By: John Seely Brown and Estee Solomon GrayTue Dec 18, 2007 at 5:35 PM
How to build your company around your people.

Revolutions start in the most unexpected places and with the most unlikely heroes. Who would imagine that the conventional wisdom of the Industrial Age would be challenged by copier repair technicians -- "tech reps" -- at Xerox? Or that field research by anthropologists would support a new set of management principles for competing in the Knowledge Era?

The story begins in the 1980s. We were looking for ways to boost the productivity of the Xerox field service staff. Before deciding how to proceed, we launched a study. An anthropologist from the Xerox Palo Alto Research Center (PARC), a member of the work-practices team, traveled with a group of tech reps to observe how they actually did their jobs -- not how they described what they did, or what their managers assumed they did. That research challenged the way Xerox thought about the nature of work, the role of the individual, and the relationship between the individual and the company. It was the first shot in a revolution.
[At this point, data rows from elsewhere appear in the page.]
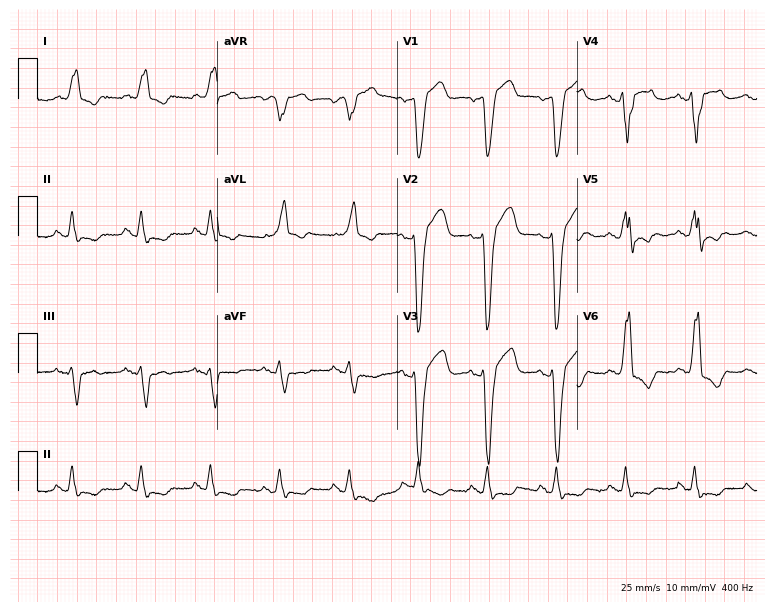
12-lead ECG from a male, 74 years old. Shows left bundle branch block.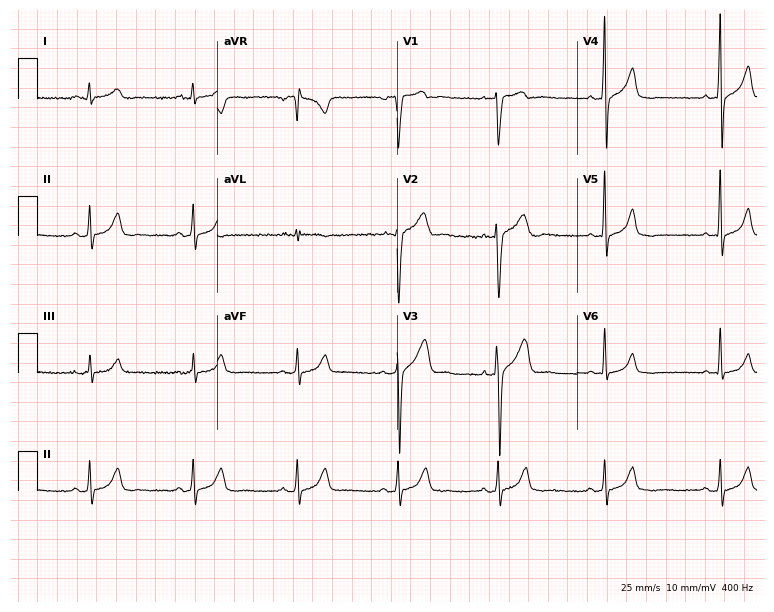
12-lead ECG from a 32-year-old male. Recorded interpretation: within normal limits.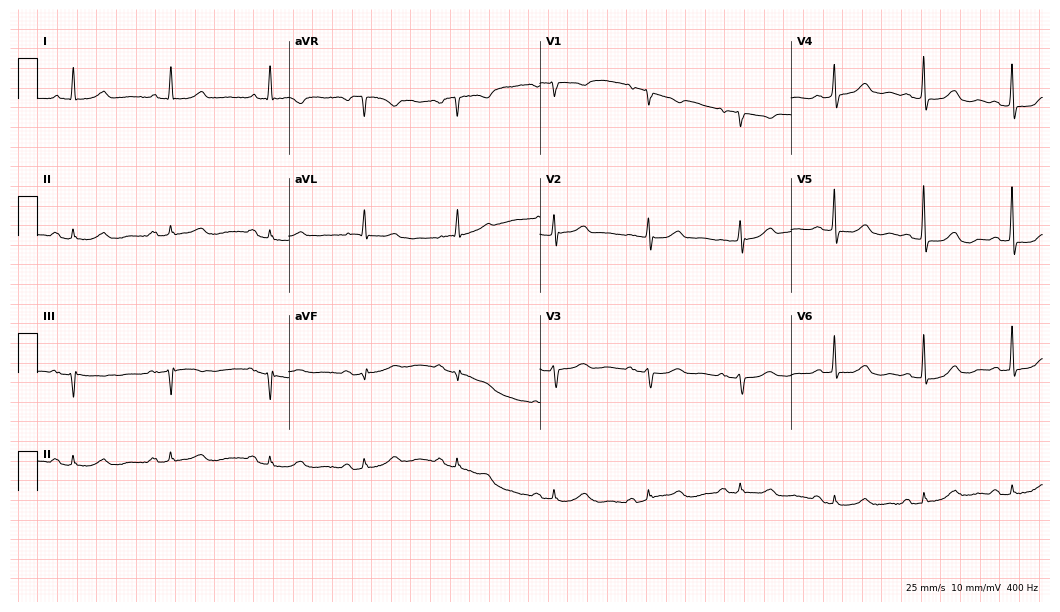
12-lead ECG from a female patient, 77 years old. Recorded interpretation: within normal limits.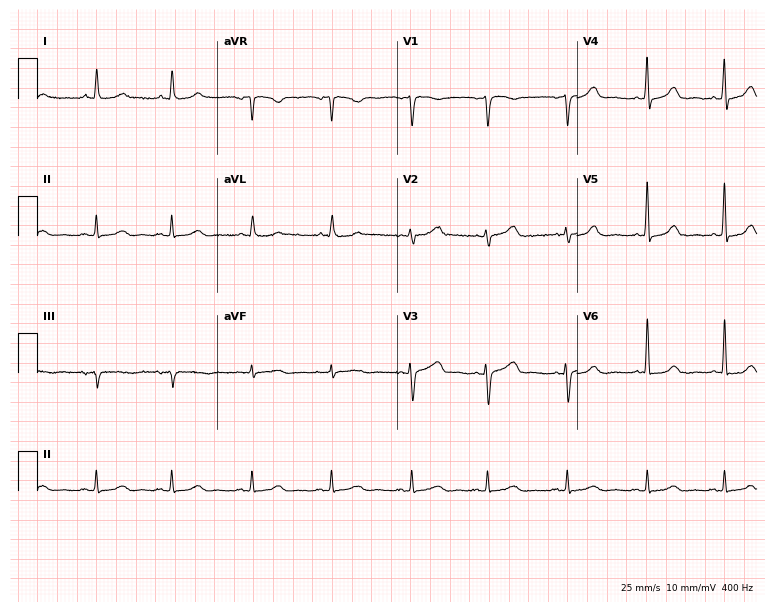
Resting 12-lead electrocardiogram (7.3-second recording at 400 Hz). Patient: a 56-year-old female. Read as a normal ECG.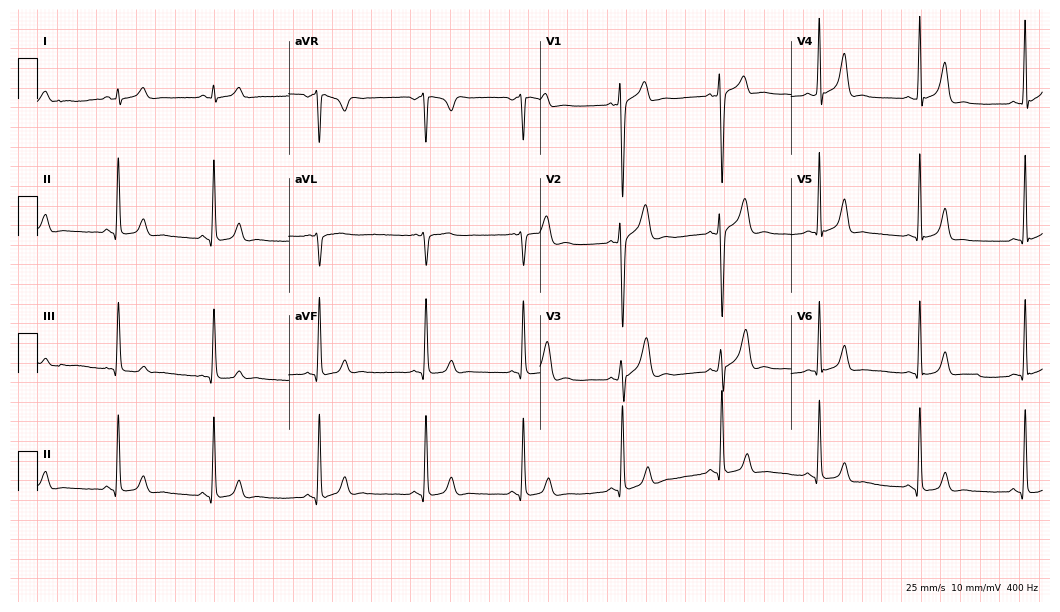
12-lead ECG (10.2-second recording at 400 Hz) from a male, 17 years old. Screened for six findings — first-degree AV block, right bundle branch block, left bundle branch block, sinus bradycardia, atrial fibrillation, sinus tachycardia — none is recorded. Findings outside these six are not listed.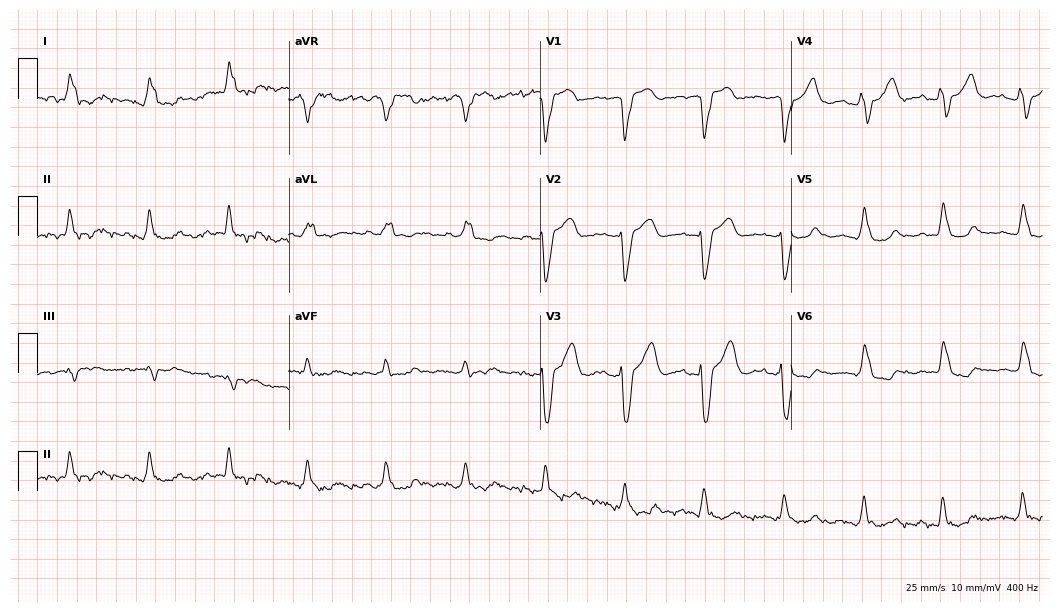
ECG (10.2-second recording at 400 Hz) — a 75-year-old female patient. Findings include left bundle branch block (LBBB).

Here's what the anthropologist saw: Tech reps often made it a point to spend time not with customers but with each other. They'd gather in common areas, like the local parts warehouse, hang around the coffee pot, and swap stories from the field.

Think how a garden-variety reengineer would interpret this finding: Here's "low-hanging fruit" -- easy pickings for immediate productivity gains. Simply reroute the tech reps, cut out the conversation, eliminate the dead time -- and pocket the savings.

The anthropologist saw the exact opposite. The time at the warehouse was anything but dead. The tech reps weren't slacking off; they were doing some of their most valuable work. Field service, it turns out, is no job for lone wolves. It's a social activity. Like most work, it involves a community of professionals. The tech reps weren't just repairing machines; they were also coproducing insights about how to repair machines better.

These technicians were knowledge workers in the truest sense. And it was through conversations at the warehouse -- conversations that weren't a step in any formal "business process" or a box in any official "org chart" -- that knowledge transfer happened.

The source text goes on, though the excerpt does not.